Auto Industry, Please Stop Tempting Men to Screw Cars
– Calico Rudasill, Sssh.com Porn For Women
Whenever a story hits the news about a man fucking something which probably ought not to be fucked, like a hole in a tree, a slice of Swiss cheese or Ann Coulter, we’re all quick to make a rush to moral judgment. (We’re even quicker to come up with a bunch of cheap jokes and bad puns aimed at the perverse perpetrator, but that’s both perfectly normal and obviously beneficial to society at large.)
After learning about, say, a man fucking the tailpipe of a car, clearly the first question we ask ourselves is: “Why?” If you drill a little deeper, though, perhaps the question isn’t “why fuck a car?” but “why fuck that car?”
As you know if you read hyperbolic panic-pieces about pornography and/or video games, men are automatons who are incapable of exercising sound judgment once their lizard-brains get focused on anything remotely related to sex or violence. At one point in history, this notion was disputed, but the men disputing it have since lost interest in defending themselves, because they are too busy masturbating and playing Grand Theft Auto 31: Demolition of Des Moines.
Since we already know men can’t control themselves, particularly when sex is involved, how can we be so harsh in our view of those among them who have sex with inanimate objects – cars in particular – especially when you realize just how sexualized the marketing of automobiles has become?
Consider this statement from an AutoGuide.com piece entitled “Top Ten Sexiest Cars:”
If you really need to get fired up, automobiles bring the heat better than a platter of raw oysters and a fistful of Viagra.
Granted, our randy friend in the Brazilian car fucking video was not exactly pumping a Lamborghini Huracán, but “any port in a storm,” right?
I submit to you that rather than viewing car coitus as a personal character flaw, we should look at it as a media-driven pandemic affecting the most highly suggestable among us (men), and consider the possibility that the only solution might be widespread censorship of automobile marketing materials.
As jolting as the video from Brazil might be, the problem here goes well beyond enticing men to sexually assault parked and unsuspecting silver Volkswagens; this insidious sexualizing of automobiles is impacting men deep within their psyches, undermining their confidence and filling their heads with unrealistic expectations at the same time.
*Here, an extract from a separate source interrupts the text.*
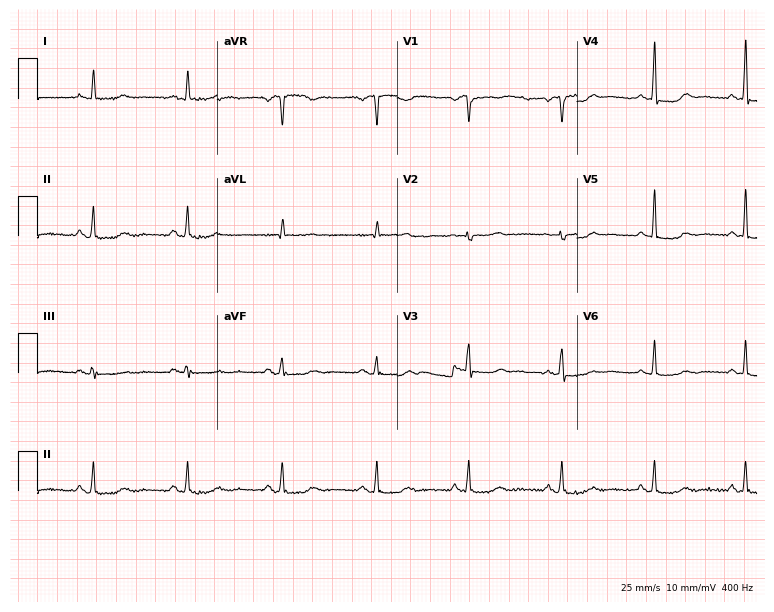
Resting 12-lead electrocardiogram (7.3-second recording at 400 Hz). Patient: a 60-year-old female. None of these six findings is recorded: first-degree AV block, right bundle branch block, left bundle branch block, sinus bradycardia, atrial fibrillation, sinus tachycardia.

When we allow Top Gear to say things of the Porsche 911 Targa like “Driving one will make you feel like Steve McQueen – guaranteed,” who, if anyone, is held accountable if driving one doesn’t make a man feel like Steve McQueen? What if it makes him feel like Jake Gyllenhaal instead; does he get his money back?
Read on…
The reasons for concern don’t stop at men and the potential for receiving third-degree burns if the car they choose has been driven more recently than they thought; we must also consider the feelings of the cars themselves.
What must it be like for Honda Civics to sit and listen to people fawn over Lincoln Continentals, or for the 1975 Ford Granada to be told it was a “Hideous imitation Mercedes atop an old, disposable Falcon chassis” as Edmunds.com put it? That’s just mean-spirited and it’s bound to give elderly Granadas crippling self-esteem issues on top of their admittedly sluggish handling.
So, the next time a story about a man having sex with a car goes viral, instead of reflexively condemning the car-fucker, ask yourself who is really to blame: The poor schmoe who has spent a lifetime being brainwashed by the sexed-up marketing materials of Big Auto, or the fat cats in Detroit, Tokyo, Beijing and Ingolstadt, sitting behind their massive oak desks, cooking up new ways to warp the minds of men?